At scale, those behaviours make it far easier (and cheaper) for brands to raise awareness, market new products or services, and recruit new brand admirers—and all these compound brand admiration.

3. Enhanced Cost Efficiencies and Stronger Market Position
When people are more loyal to a brand (and, thus, more likely to advocate on its behalf), the business will naturally spend less to market its products and raise awareness for new offerings. It will also have higher employee morale and lower employee turnover, both of which have a powerful and direct impact on a company’s bottom line.
To understand the direct impact on a business, consider how much a 20% drop in customer acquisition costs, or how a 20% improvement in employee retention, would affect a business. What would those cost savings and improved cost efficiencies allow the business to do that its competitors can’t afford to match?

Is A Brand Capitalizing on the Potential of Brand Admiration?
When the quantifiable link between brand admiration and business results is taken into account, it is safe to posit that brand admiration just might be the most desired status of brand health.

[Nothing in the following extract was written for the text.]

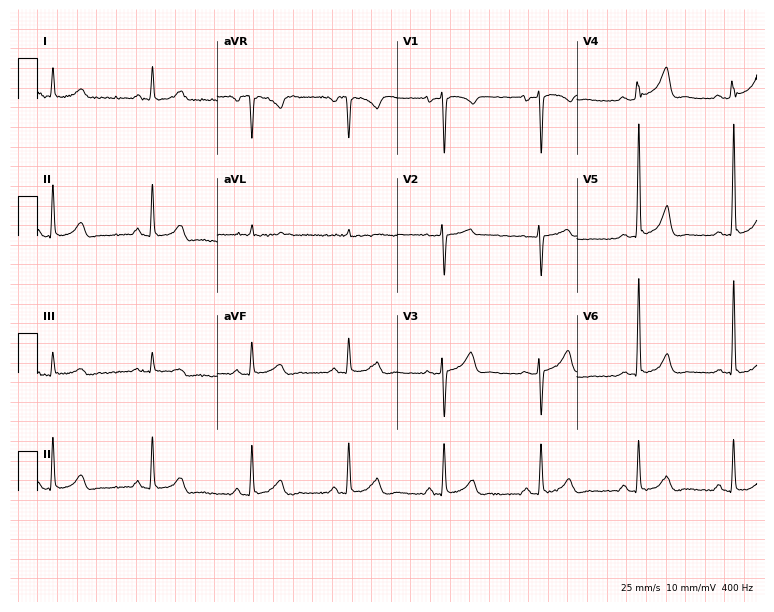
12-lead ECG (7.3-second recording at 400 Hz) from a 60-year-old man. Screened for six findings — first-degree AV block, right bundle branch block, left bundle branch block, sinus bradycardia, atrial fibrillation, sinus tachycardia — none is recorded. Other findings, if any, are not listed.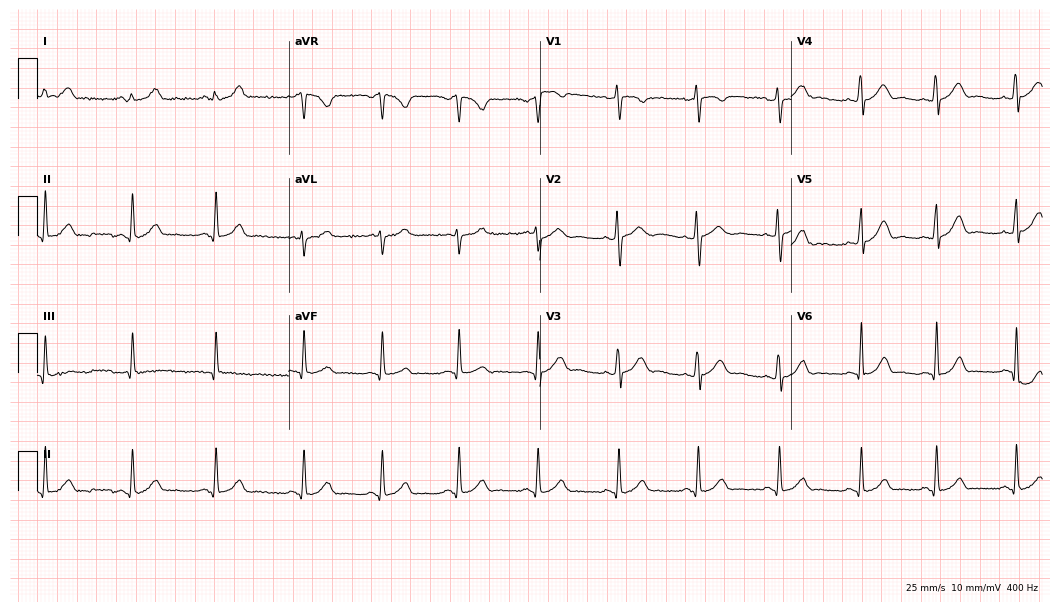
Resting 12-lead electrocardiogram. Patient: a 19-year-old female. Read as a normal ECG.

When a business is able to build a framework that takes customers well beyond just liking or trusting it—to a point where they unabashedly defend and forgive it—every Key Performance Indices (KPI) begins to compound. Instead of incremental market gains, the brand will record exponential improvement in every important area of business—from partner and vendor alliances to customer and talent acquisition.

Last line: If you cultivate and foster brand trust correctly, your company won’t need to constantly throw piles of money at rebuilding and repairing trust with customers. Instead, that trust will be part and parcel of who you are as a business, and it will become one of the driving forces behind why people choose to associate with your brand.